Il n’est pas concevable de vivre dans une société garante de l’égalité des droits, si nous n’avons pas appris correctement à exercer les libertés qui sont les nôtres. Il ne saurait y avoir de respect de l’égalité si nous ne sommes pas capables de respecter les libertés d’autrui et ce qui constitue sa dignité en tant qu’être. C’est une fois ce premier exercice réussi qu’une société peut concevoir l’égalité de chacun. Egalité en droits et en libertés tels que conférés par la loi, sans distinction de naissance ou de condition.


C’est, et seulement à cette condition, parce qu’une société permet à ceux qui y naissent d’être libres et égaux en droits qu’elle peut tendre vers la fraternité. Née de l’aspiration à la liberté et dirigée par une cause commune (l’égalité des droits), la fraternité peut alors émerger. La devise Liberté, Egalité, Fraternité est donc un apprentissage concentrique, progressif, et par étapes. Vouloir envisager une quelconque forme de concorde au sein de la République sans avoir acquis l’apprentissage de la liberté et le respect de l’égalité des droits comme socle fondateur est illusoire.


Nous devons rappeler non seulement le sens des termes de notre devis mais aussi le sens de cette construction, devenue officielle en 1848 puis inscrite dans la Constitution de la Vème République que tant cherchent à déconstruire. C’est en comprenant mieux le sens de cette devise que nous pourrons plus efficacement lutter contre les attaques insidieuses contre la République.

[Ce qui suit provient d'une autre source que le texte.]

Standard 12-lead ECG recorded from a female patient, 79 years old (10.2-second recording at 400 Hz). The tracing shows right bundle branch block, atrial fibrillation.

La Nation, par-delà les communautarismes


Le communautarisme, quelle qu’en soit la forme (woke, identitaires, racialistes, religieux…), en est un exemple : en considérant que les seuls « frères » sont ceux de la communauté, la fraternité, loin d’être universelle, devient sélective. Ce faisant, il n’y a plus d’égalité des droits, seulement des droits à géométrie variable dont seuls ceux respectant certains préceptes religieux sont enclins à en être dépositaires. Mécaniquement, et dans la vie courante, l’exercice de la liberté se restreint alors au profit de ceux qui ne sont pas dans la conception de la fraternité que des communautés tentent d’imposer.

Notre devise traduit à merveille cet esprit vivace et critique que les autres nations nous ont tant envié dans un passage de l’Histoire de notre pays : celui d’une construction intellectuelle immuable et garante de l’identité pour laquelle notre Pays s’est soulevé en 1789.

« La meilleure façon de servir la République est de redonner force et tenue au langage » (Francis Ponge). Tentons de ne pas l’oublier pour que la construction de notre devise ne devienne pas qu’une simple incantation.